Error Log

Purpose

The error log is an important component for detecting issues in a productive mesh and for monitoring it. Often, an error might cause a node to temporarily disconnect from the network. Therefore, the Logger supports logging errors to RAM.

Each node can store a number of errors in RAM. We allow to store a timestamp, an error code and some extra information. This log can be queried every few minutes or hours by anyone attached to the mesh, e.g. a Gateway. The errors have different significance and some information is logged using a counter that always increments. This statistical information can be used to determine the health of a live mesh and to monitor it. Other errors are more severe but happen less often. For these, a separate entry that includes the timestamp is stored in RAM. Storing the errors is necessary as they might be generated while a node is disconnected from the mesh.

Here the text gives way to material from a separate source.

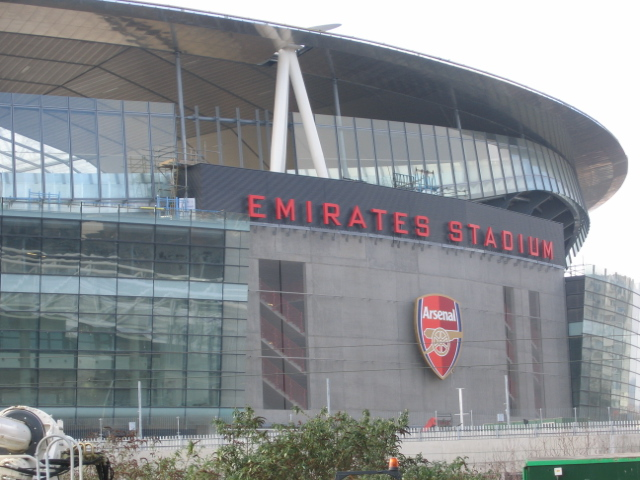 Billede taget af mig, London Februar 2006, Stadionet var ikke færdig bygget på det tidspunkt

The error log will be cleared once the errors have been queried. Reboot reasons are also stored in this log. Once a node fails for any reason, it will store that reason in the error log after it has rebooted. Reasons can include watchdog reboots, reboots due to a firmware update, hardfault, or others. The previous error log will be lost after a reboot as it is not stored persistently.

Finally, the error log is also used to report the uptime of a node. Once the log is queried, the uptime will be stored in the log as well and a final entry will be generated with the type INFO_ERRORS_REQUESTED. This is always the last entry of the error log.

For a complete list of error types, refer to the definitions in Logger.h as we are continuously adding more types.

Logging Errors

Errors are logged into different categories. See the LoggingError type in Logger.h for more information. One category is the REBOOT type that reports a number of different reasons for why a node has rebooted.

To log an error in your custom application, use the LogError or LogCount methods from the Logger class. For an error, you have to give the LoggingError category which you should specify as VENDOR. Other categories are maintained by us and will be extended in future BlueRange Mesh versions. You will be able to specify a 32bit error code and an extra with 32bits in which you can fill any information that you think might be helpful in finding the error.

Example
enum class VendorErrorTypes : u32 {
    FATAL_CUSTOM_MODULE_CRASH = 1,
};
GS->logger.LogError(LoggingError::VENDOR, (u32)VendorErrorTypes::FATAL_CUSTOM_MODULE_CRASH, additionalInfo);

Logging Counts

It is also possible to use the LogCount method which will either create a new log entry or will increase the count if the entry already exists. This is useful for collecting metrics, e.g. the number of connection losses, number of sent packets, etc,…​.

Example
enum class VendorErrorTypes : u32 {
    COUNT_CUSTOM_PACKETS_SENT = 2,
};
//Logs another two packets that have been sent
GS->logger.LogCount(LoggingError::VENDOR, (u32)VendorErrorTypes::COUNT_CUSTOM_PACKETS_SENT, 2);

Querying the Error Log

action [nodeId] status get_errors

The queried nodes will respond with their complete error log that they have stored in RAM. The error log is automatically cleared after it was queried. The error log is printed on a sink node (or any other if json logging is active) as multiple json objects.

Exemplary response on a sink node
{"type":"error_log_entry","nodeId":2,"module":3,"errType":2,"code":22,"extra":59,"time":10000,"typeStr":"CUSTOM","codeStr":"COUNT_JOIN_ME_RECEIVED"}
{"type":"error_log_entry","nodeId":2,"module":3,"errType":2,"code":86,"extra":10030,"time":10030,"typeStr":"CUSTOM","codeStr":"INFO_UPTIME_ABSOLUTE"}
{"type":"error_log_entry","nodeId":2,"module":3,"errType":2,"code":20,"extra":6,"time":10030,"typeStr":"CUSTOM","codeStr":"INFO_ERRORS_REQUESTED"}

The error type (category) and the error code are both printed as a number and (if known by the sink node) also as a string for easier readability.

As part of the error log, the uptime of a node is reported either as a relative timestamp in seconds since reboot or as an absolute unix timestamp. The two types INFO_UPTIME_ABSOLUTE or INFO_UPTIME_RELATIVE are used for this purpose.

The error log should be collected periodically as it will fill up over time and will not be able to keep any additional entries.

The time is reported as either a relative time in seconds or as an absolute Unix Timestamp. The absolute timestamp is reported if the time of the node was the synced at one point. It is easy to distinguish the two possibilities by e.g. checking if the time is lower than e.g. 1000000000 which will mean it is a relative timestamp.